Project·

RAG Chatbot Platform with Custom Knowledge Bases and Multi-Language Support

Client project: a chatbot embedding platform built on a Langchain RAG pipeline, FastAPI on GCP, and Supabase. Supports custom knowledge base ingestion and 60+ languages.

Client: OllabotService: Client Work

Problem

The client wanted a chatbot platform that businesses could train on their own content — product docs, FAQs, support history — and embed on their website. The constraint: non-technical users needed to be able to add and update the knowledge base without engineering help.
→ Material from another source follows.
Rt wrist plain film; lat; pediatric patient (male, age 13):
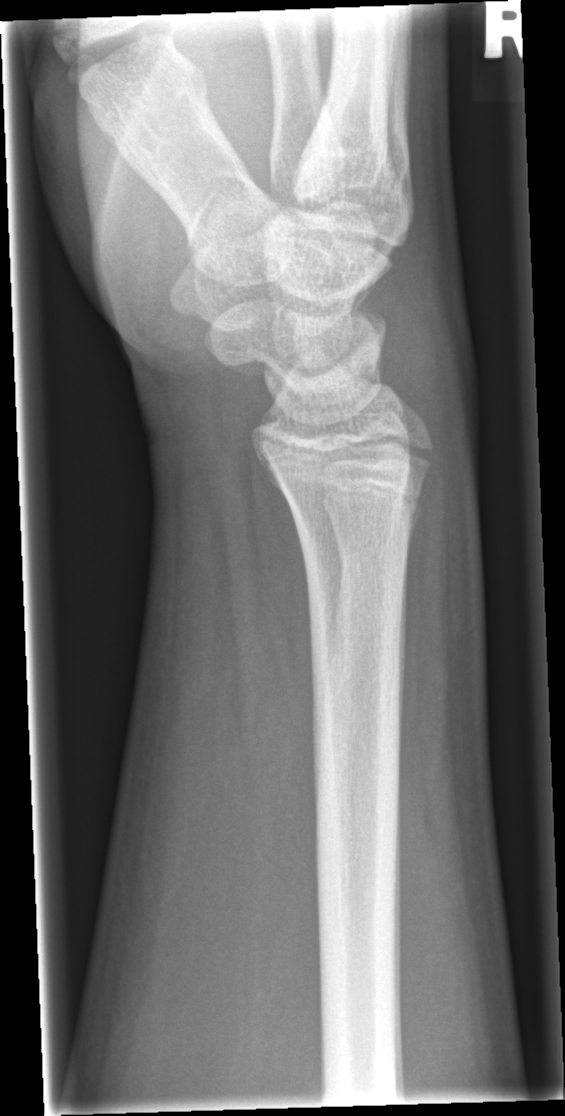   fracture: none labeled

Generic chatbot tools either don't support custom training data or require a developer to retrain a model. The goal was a middle path: a RAG pipeline where the "training" is just uploading a file or pasting a URL.

Why It's Hard

RAG retrieval quality degrades with noisy inputs. The knowledge base comes from file uploads (PDF, DOCX, TXT) and link-based web scraping. Real business content is inconsistently formatted: headers in body text, tables that don't parse cleanly, navigation links mixed into page content. Garbage in, garbage out — poor chunking and embedding quality produces hallucinated or irrelevant answers at retrieval time.
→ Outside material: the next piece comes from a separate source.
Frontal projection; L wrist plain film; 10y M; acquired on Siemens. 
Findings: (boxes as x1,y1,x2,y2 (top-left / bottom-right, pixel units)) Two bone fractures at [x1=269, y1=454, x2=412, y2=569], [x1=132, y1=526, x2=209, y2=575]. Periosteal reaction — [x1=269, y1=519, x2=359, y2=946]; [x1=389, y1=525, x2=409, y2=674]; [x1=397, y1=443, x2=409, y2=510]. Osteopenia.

Multilingual LLM output is inconsistent. The system supports 60+ languages. The challenge isn't translation — it's that the underlying LLM occasionally slips back into English mid-response, especially for low-resource languages or when the retrieved context is in a different language than the query. Getting consistent language-matched output required explicit prompt constraints and post-processing checks.

Embedding scripts in arbitrary third-party sites. The chatbot is embedded via a JavaScript snippet in Webflow, Wix, WordPress, and custom HTML. Each platform has different CSP headers, iframe restrictions, and DOM quirks. What works in a plain HTML page breaks in Webflow. Testing across platforms was more work than the embedding code itself.

Hybrid cloud coordination. File processing (ingestion, chunking, embedding) is resource-heavy and infrequent. Chat inference is lightweight and high-frequency. Running both on the same infrastructure meant either over-provisioning for ingestion or under-provisioning for chat. The solution was separating them into independent GCP cloud functions — but that added a cross-service security boundary to manage.

Architecture

Loading diagram...

The split between Vercel and GCP was deliberate. Chat inference runs on Vercel — low latency, edge-friendly, low resource use. File ingestion runs on a GCP cloud function — higher memory, longer timeout, billed per invocation. The GCP function is locked down: API key authentication plus a VPS firewall rule that only allows requests from the Vercel frontend's IP.

The knowledge base lives in Supabase with pgvector for embedding storage and similarity search. When a user sends a message, the FastAPI backend embeds the query, runs a similarity search against the stored vectors, injects the top results as context, and sends the whole thing to the LLM with language and tone instructions.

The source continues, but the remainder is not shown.